Fifty-two patients diagnosed with idiopathic PD by clinicians of the Department of Movement Disorders at Beijing Tiantan Hospital (Beijing, China) completed this study. All participants provided written informed consent as approved by the Beijing Tiantan Hospital Institutional Review Board. The inclusion criteria were: (1) aged between 25 and 80 years, (2) clinically diagnosed with PD using the 2015 Movement Disorder Society diagnosis criteria [1], and (3) the ability to walk for 1 minute without ambulatory or personal assistance. The exclusion criteria were: (1) presence of other overt neurological diseases such as dementia or stroke; (2) orthopedic impairments, history or presence of ulceration, amputation, or other painful symptoms in the lower extremities associated with impairment in gait; (3) self-reported diabetes mellitus or cardiovascular disease that may further alter gait; (4) drug or alcohol abuse; or (5) inability to understand the study procedure.

Smartphone App

The app was designed for use on the iPhone iOS platform. The goal of the app was to recreate standard laboratory-based assessments of standing and walking for use in the laboratory, clinics, and other nonlaboratory remote environments. Here, we focused on the functionality of the app to measure gait in participants with PD. The full description of the app, as well as the validity and reliability of the gait assessment in healthy adults, has been previously reported [17]. The previous validation study demonstrated that the app and customized-designed analytic approach can effectively quantify the stride time and stride time variability of gait during both single- and dual-task walking conditions as accurately as gold-standard laboratory instrumentation. The app-based assessment starts with an animated movie that provides a general overview of the assessment (developed by Wondros Inc, Los Angeles, CA), followed by several on-screen text step-by-step instructions. After watching the animation and reading the text instructions, participants press “Begin” and are instructed to place the phone into the pocket of their pants or shorts.
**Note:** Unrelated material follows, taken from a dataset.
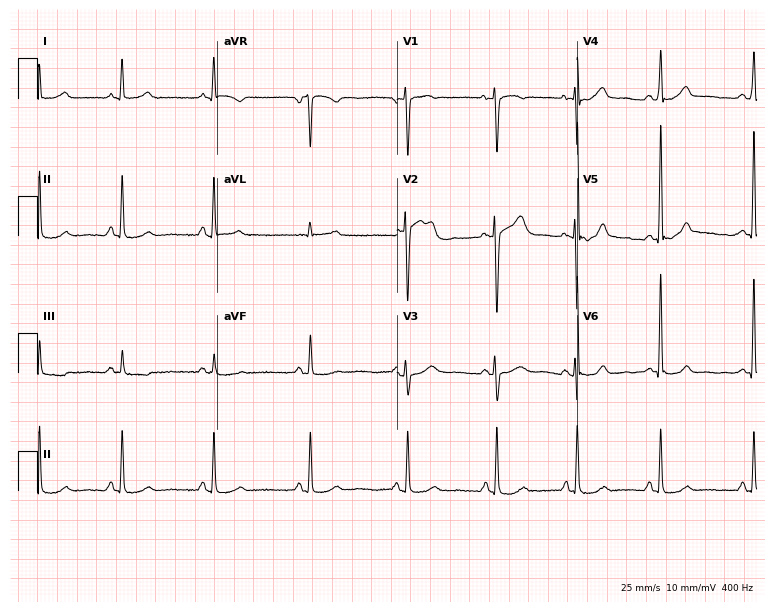
Resting 12-lead electrocardiogram. Patient: a 57-year-old female. Read as a normal ECG.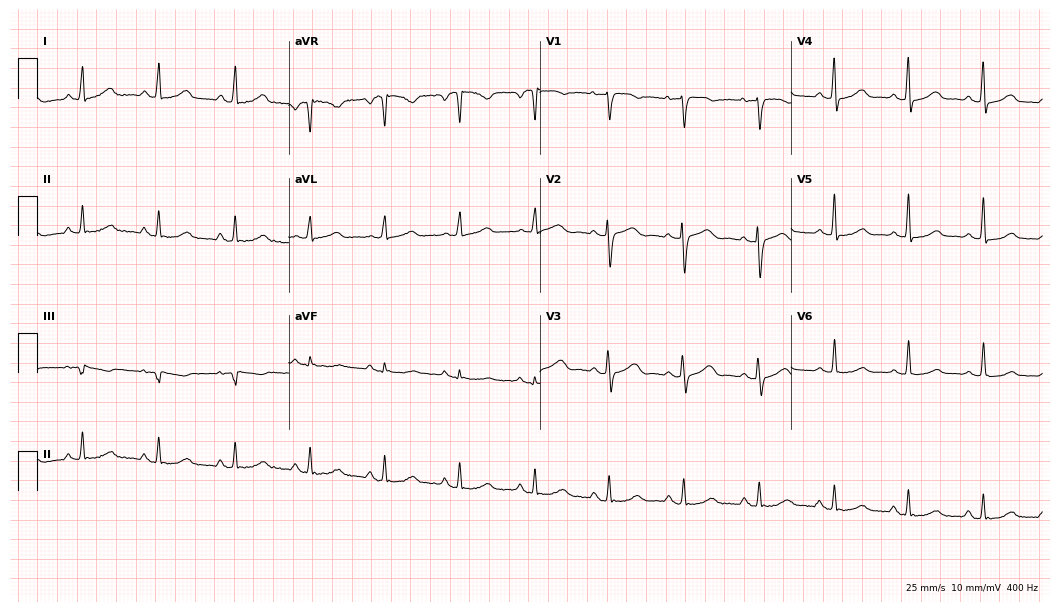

The phone speaker then provides voice instructions and cues, guiding the participant through a 45-second trial of single-task walking and dual-task walking at their preferred speed (Figure 1). The dual-task walking involved asking the users to perform a verbalized serial subtraction of threes from a randomly generated 3-digit starting number when walking at their preferred speed. A 30-second rest between each trial was provided. Trial start and end “beep” cues triggered acquisition of the accelerometer, gyroscope, and compass data to the phone’s internal storage capacity. These data were automatically uploaded via Wi-Fi or a cellular service to a cloud-based data server immediately following the test for offline analyses [17] (Figure 1).

Figure 1. Screenshots of the smartphone gait and balance assessment app. The app, consisting of automatic animated, text, and voice instructions to users can measure the standing balance, 6-minute walking, and 45-second single- and dual-task walking performance (A). Before the walking test starts, users must first watch a comprehensive animation to introduce the testing procedure (B). Then, users must read several screens of text instruction (C). After reading the instruction, they press “begin” (D) and place the phone into the pocket of their pants to initiate the test. They then complete the walking trials following voice cues (including the message shown in panel E and the random 3-digit number provided in the dual-task condition). After pressing “Done” (F), the motion data of walking captured by the smartphone are automatically uploaded to a cloud-based server for storage and offline analysis.
View this figure

Study Procedures

Setting and Design

All assessments were completed in the neurological clinics of Tiantan Hospital. All participants completed the tests in “medication-off” state, as defined by withholding their levodopa medication for at least 8 hours. The functional tests and clinical rating scales were completed before the walking assessment for all participants. Participants were given sufficient rest (at least 10 minutes) between each test to eliminate the effects of fatigue on test performance.

Walking Assessment

The walking assessment was completed along a straight 10-meter hallway of the hospital. Participants were instructed to wear comfortable shoes and pants or shorts with pockets. Each participant completed the app assessment twice, with each assessment entailing one trial of single-task walking and one trial of dual-task walking at the participant’s preferred speed. During each trial, participants were asked to walk down the 10-meter hallway, turn 180 degrees, and walk back to the start. Therefore, the total length of straight walking in each trial was 20 meters. The trial order was randomized within each pair of trials. Participants utilized the app instructions to initiate and complete each trial. Study personnel oversaw the safety of participants without providing specific instructions. To assess the validity of gait metrics derived from the app, the Mobility Lab system (APDM, Seattle, WA), a widely used gold-standard and commercialized system of gait measurement, was also used to assess gait kinematics of each trial (Figure 2) [8]. This system consisted of three sensors: one secured over the lumbar back and two others secured to the top of each foot with Velcro straps.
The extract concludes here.